Transformasi Pelayanan Pertanahan untuk Menjawab Tuntutan Masyarakat Masa Kini
Menteri Agraria dan Tata Ruang/Kepala Badan Pertanahan Nasional (ATR/BPN), Nusron Wahid, menekankan pentingnya transformasi pelayanan publik di bidang pertanahan agar sesuai dengan karakter masyarakat masa kini, terutama generasi muda. Menurutnya, generasi muda menginginkan layanan yang cepat, transparan, dan memiliki integritas tinggi.
“Generasi muda tidak ingin lagi berhadapan dengan proses yang rumit atau tidak jelas. Mereka menginginkan semua layanan yang jelas, terukur, dan sesuai aturan. Jika tidak sesuai, mereka akan langsung menyampaikan keluhan melalui media sosial. Itu akan menjadi kecenderungan dalam lima tahun mendatang, dimana generasi tersebut menjadi mayoritas pemohon dalam proses pertanahan. Untuk itu kita perlu juga melakukan transformasi,” ujar Menteri Nusron dalam arahannya kepada jajaran Kantor Wilayah BPN dan Kantor Pertanahan se-Karesidenan Pati, di Kudus, Jawa Tengah, Kamis (07/11/2025).
Perubahan Perilaku Masyarakat dan Penyesuaian Sistem Pelayanan
Perubahan perilaku masyarakat harus diimbangi dengan pembaruan sistem pelayanan di lingkungan Kementerian ATR/BPN. Layanan pertanahan perlu beradaptasi dengan tuntutan zaman melalui percepatan proses, kemudahan akses, dan kepastian hasil. Transformasi layanan akan dilakukan secara menyeluruh.
Menurut Nusron, langkah awal yang dilakukan adalah penyederhanaan proses bisnis agar masyarakat dapat mengurus seluruh kebutuhan dalam satu jalur terpadu. Langkah ini memerlukan dukungan teknologi informasi yang kuat untuk menjamin kecepatan, efisiensi, dan keamanan data.
Kualitas Sumber Daya Manusia sebagai Kunci Sukses
Proses transformasi juga bergantung pada kualitas sumber daya manusia (SDM). Kualitas SDM menjadi kunci untuk mewujudkan pelayanan publik yang modern dan berintegritas. Oleh karena itu, Menteri Nusron menekankan kepada jajarannya bahwa ASN di lingkungan Kementerian ATR/BPN harus memiliki kapasitas, kapabilitas, dan integritas tinggi agar mampu menyesuaikan diri dengan tantangan baru.

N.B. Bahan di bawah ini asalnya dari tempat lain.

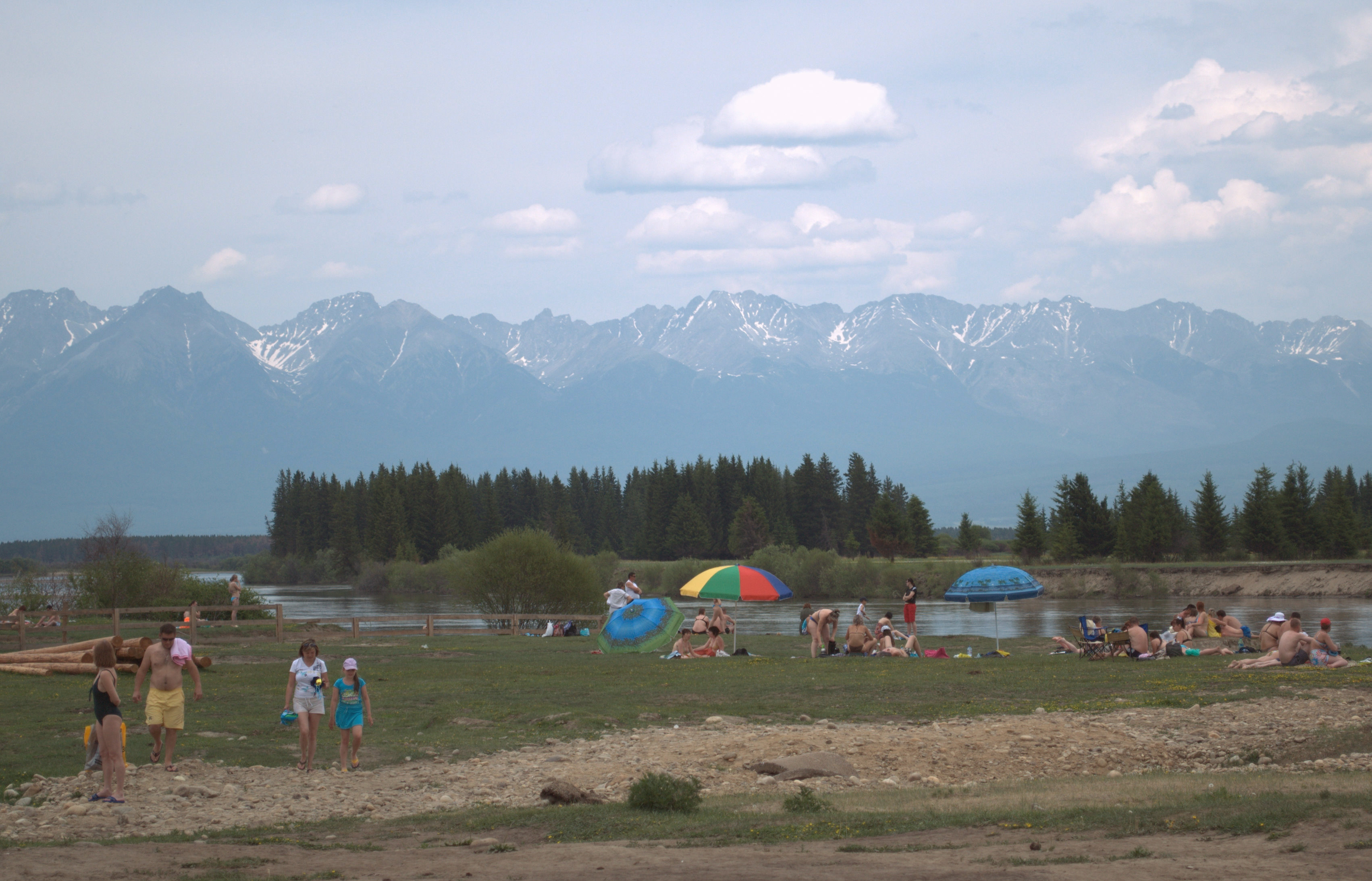 Берег реки Иркут. Курорт Жемчуг, Тункинский район, Бурятия

“Transformasi pelayanan bukan sekadar perubahan sistem, tetapi perubahan cara berpikir. Kita layani masyarakat dengan cara yang sesuai dengan semangat zaman,” tutup Menteri ATR/Kepala BPN.
Penyelenggaraan Sesi Pengarahan
Sesi pengarahan bagi jajaran di Provinsi Jawa Tengah ini dimoderatori oleh Kepala Biro Hubungan Masyarakat (Humas) dan Protokol, Shamy Ardian. Turut menyampaikan laporan kinerja kepada Menteri Nusron, Kepala Kantor Wilayah BPN Provinsi Jawa Tengah, Lampri.